When viewing events and their effects, ensure you are looking at the day level for
Time. If you have qualified your event, then ensure that you select the qualified
dimension value at the level you selected. When viewing events from other levels you
will see an aggregated or allocated value which may not match what you expect to see.
Effect of a promotion event on a measure
When you associate a promotion event with a measure, Oracle Demand Planning
applies the lift value (for each intersection, New Value = Existing Value + Lift) or the lift
percent (for each intersection, New Value = Existing Value * [1 + {Lift/100}]) of the
absolute lift (for each intersection, New Value = Lift).
Effect of a product introduction event on a measure
When you associate a product introduction event with a measure, Oracle Demand
Planning calculates the effect of the event as follows:
6. For a lifecycle event: Forecast for new product = Sum over all specified base
products (specified weights applied to each base product * History for base
product, with optional lag). Cannibalizations take away from the specified
product a specified fraction of the forecast for the newly introduced product.

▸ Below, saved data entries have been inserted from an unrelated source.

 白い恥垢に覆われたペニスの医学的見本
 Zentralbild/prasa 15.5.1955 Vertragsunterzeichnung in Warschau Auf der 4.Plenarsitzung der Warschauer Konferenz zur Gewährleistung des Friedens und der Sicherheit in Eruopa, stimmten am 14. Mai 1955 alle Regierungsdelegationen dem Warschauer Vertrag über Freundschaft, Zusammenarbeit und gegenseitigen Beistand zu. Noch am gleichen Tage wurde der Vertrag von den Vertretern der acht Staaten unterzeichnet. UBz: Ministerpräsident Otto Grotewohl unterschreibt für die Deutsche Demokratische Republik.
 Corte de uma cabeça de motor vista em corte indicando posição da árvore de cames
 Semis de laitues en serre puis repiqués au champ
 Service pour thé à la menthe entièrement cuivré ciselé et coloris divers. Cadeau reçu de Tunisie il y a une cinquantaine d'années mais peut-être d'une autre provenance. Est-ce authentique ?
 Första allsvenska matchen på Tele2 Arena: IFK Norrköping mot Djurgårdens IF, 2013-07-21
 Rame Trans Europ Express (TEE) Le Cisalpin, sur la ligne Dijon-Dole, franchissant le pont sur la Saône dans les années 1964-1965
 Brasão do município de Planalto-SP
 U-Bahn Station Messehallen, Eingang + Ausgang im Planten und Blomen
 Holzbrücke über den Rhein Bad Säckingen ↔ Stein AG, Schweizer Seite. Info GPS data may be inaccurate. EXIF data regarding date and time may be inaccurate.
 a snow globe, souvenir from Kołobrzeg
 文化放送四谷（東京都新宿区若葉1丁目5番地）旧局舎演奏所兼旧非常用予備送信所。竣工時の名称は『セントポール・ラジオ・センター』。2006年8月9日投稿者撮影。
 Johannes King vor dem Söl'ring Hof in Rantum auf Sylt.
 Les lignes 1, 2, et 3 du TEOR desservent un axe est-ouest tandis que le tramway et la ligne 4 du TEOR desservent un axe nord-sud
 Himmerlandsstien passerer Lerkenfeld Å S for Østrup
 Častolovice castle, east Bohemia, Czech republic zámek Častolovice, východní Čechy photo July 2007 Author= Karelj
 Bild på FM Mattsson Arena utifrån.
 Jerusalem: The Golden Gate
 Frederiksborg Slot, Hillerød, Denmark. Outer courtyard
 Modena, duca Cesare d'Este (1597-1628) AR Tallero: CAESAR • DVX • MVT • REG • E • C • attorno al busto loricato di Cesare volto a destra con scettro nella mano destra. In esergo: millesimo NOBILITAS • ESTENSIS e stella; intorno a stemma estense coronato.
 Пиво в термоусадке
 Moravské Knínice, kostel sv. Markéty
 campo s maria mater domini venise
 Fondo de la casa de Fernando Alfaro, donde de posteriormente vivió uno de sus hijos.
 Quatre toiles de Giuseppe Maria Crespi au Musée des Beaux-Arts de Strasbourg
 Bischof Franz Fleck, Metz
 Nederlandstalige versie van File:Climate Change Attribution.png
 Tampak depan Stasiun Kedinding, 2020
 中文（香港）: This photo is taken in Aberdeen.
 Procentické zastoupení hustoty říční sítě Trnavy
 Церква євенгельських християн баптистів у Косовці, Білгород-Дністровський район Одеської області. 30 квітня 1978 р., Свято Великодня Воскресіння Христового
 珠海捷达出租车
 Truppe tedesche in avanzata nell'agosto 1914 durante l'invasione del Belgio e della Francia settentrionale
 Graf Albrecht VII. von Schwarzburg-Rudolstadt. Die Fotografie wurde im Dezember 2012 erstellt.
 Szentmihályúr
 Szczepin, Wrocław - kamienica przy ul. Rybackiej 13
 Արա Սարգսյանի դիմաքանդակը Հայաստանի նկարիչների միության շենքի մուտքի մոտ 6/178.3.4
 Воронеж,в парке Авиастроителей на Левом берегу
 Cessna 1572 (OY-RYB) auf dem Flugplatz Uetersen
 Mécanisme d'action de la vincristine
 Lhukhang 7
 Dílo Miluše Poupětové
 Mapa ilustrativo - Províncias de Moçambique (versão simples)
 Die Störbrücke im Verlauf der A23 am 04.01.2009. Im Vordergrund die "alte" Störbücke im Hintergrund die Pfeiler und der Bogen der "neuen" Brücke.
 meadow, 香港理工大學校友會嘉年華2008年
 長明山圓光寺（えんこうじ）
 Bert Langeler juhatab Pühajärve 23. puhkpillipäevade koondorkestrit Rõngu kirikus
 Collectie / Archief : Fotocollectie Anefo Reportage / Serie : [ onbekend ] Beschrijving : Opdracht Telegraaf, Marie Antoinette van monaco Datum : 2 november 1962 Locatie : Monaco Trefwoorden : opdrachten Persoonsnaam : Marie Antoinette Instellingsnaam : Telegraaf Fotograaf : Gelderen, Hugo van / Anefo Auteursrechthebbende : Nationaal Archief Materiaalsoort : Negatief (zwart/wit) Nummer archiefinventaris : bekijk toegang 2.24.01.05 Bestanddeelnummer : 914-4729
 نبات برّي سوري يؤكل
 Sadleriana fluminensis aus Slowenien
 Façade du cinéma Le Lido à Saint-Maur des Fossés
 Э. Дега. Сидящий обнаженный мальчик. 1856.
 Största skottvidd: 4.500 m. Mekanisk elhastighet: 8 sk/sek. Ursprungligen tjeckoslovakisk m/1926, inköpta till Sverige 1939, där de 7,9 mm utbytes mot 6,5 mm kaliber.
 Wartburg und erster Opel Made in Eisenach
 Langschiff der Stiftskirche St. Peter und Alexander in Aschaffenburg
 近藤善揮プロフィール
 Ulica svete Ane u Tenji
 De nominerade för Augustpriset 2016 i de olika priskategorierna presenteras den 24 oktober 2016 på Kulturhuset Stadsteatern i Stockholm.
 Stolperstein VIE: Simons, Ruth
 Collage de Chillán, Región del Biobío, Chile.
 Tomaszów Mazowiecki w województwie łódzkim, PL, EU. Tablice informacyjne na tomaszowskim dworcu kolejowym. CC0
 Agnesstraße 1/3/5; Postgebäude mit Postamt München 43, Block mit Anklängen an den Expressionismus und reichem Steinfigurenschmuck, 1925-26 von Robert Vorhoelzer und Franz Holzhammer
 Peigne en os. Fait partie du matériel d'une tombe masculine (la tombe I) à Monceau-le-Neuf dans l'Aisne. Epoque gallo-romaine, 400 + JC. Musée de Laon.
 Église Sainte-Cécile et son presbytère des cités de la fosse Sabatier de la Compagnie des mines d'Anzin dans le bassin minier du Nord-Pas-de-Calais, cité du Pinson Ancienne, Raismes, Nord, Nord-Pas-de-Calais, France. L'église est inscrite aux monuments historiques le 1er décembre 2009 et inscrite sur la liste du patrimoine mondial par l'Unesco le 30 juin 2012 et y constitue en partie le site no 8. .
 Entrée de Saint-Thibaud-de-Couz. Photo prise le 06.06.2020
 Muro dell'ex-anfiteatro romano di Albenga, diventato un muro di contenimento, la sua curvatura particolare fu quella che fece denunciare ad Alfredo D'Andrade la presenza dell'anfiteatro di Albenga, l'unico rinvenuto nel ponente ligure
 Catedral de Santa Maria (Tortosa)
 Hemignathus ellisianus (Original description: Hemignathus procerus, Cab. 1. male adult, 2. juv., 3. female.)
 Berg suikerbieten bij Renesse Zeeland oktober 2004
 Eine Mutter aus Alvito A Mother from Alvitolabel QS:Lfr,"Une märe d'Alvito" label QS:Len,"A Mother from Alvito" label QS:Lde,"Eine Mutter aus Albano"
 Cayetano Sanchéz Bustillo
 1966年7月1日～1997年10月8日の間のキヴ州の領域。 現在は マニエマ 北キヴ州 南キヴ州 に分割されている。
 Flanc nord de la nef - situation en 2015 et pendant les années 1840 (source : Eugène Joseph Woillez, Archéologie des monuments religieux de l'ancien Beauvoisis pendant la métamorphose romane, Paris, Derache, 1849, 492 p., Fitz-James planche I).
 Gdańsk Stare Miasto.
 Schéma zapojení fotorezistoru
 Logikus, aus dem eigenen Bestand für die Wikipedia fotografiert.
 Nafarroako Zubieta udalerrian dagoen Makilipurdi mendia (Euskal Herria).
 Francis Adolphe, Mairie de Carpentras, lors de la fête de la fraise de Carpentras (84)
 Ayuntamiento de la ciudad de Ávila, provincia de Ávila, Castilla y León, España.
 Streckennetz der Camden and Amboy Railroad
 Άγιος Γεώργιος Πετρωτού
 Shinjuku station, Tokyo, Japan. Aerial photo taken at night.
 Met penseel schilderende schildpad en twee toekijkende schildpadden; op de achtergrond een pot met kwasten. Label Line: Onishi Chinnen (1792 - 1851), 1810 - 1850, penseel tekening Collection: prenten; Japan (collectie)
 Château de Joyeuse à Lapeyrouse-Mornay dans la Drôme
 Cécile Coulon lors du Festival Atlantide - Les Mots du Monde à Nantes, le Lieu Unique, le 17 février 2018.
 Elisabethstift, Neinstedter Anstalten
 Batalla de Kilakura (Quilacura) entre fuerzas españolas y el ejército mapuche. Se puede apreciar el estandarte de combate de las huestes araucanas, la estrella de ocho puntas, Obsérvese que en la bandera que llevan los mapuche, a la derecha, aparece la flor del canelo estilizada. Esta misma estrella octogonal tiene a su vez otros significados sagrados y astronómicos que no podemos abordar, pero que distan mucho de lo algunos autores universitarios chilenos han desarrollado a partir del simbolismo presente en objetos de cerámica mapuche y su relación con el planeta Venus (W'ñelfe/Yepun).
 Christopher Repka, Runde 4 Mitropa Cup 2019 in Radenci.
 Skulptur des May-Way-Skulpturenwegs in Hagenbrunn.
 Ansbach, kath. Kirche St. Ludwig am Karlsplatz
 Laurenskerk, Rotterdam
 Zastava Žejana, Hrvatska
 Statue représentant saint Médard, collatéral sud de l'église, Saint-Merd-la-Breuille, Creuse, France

For a supercession event: Forecast for new product = Sum over all specified
base products (specified weights applied to each product * Forecast for that base
product).
Effect of a product phase out event on a measure
When you associate a product phase out event with a measure, Oracle Demand
Planning calculates the effect of the event as linear decay rate, with specified start and
end dates and the factor of the start day's forecast remaining at the end day. The end
day's value is the factor times the start day's value; values between start and end are
linearly interpreted.
Effect of multiple events on a measure
When a measure is associated with multiple events, Oracle Demand Planning applies
the events in the following order:
1. New product introductions
2. Product phase outs
3. Optional promotion events
4. Mandatory promotion events
Optional events are calculated before mandatory events for the following reason:
Assume that you are a store retailer, who offers a storewide 10% discount on
Saturdays. The discount is a mandatory event — it happens to all transactions on that
day. A customer comes in with a $50 voucher. The voucher is an optional event which
may not happen for each transaction. The storewide discount is always taken before
the voucher is used. In addition, its unlikely that the vendor would allow a customer to
use two optional events for one transaction. For example, you couldn't use a $50
voucher and a voucher for 50% off anything at the same time.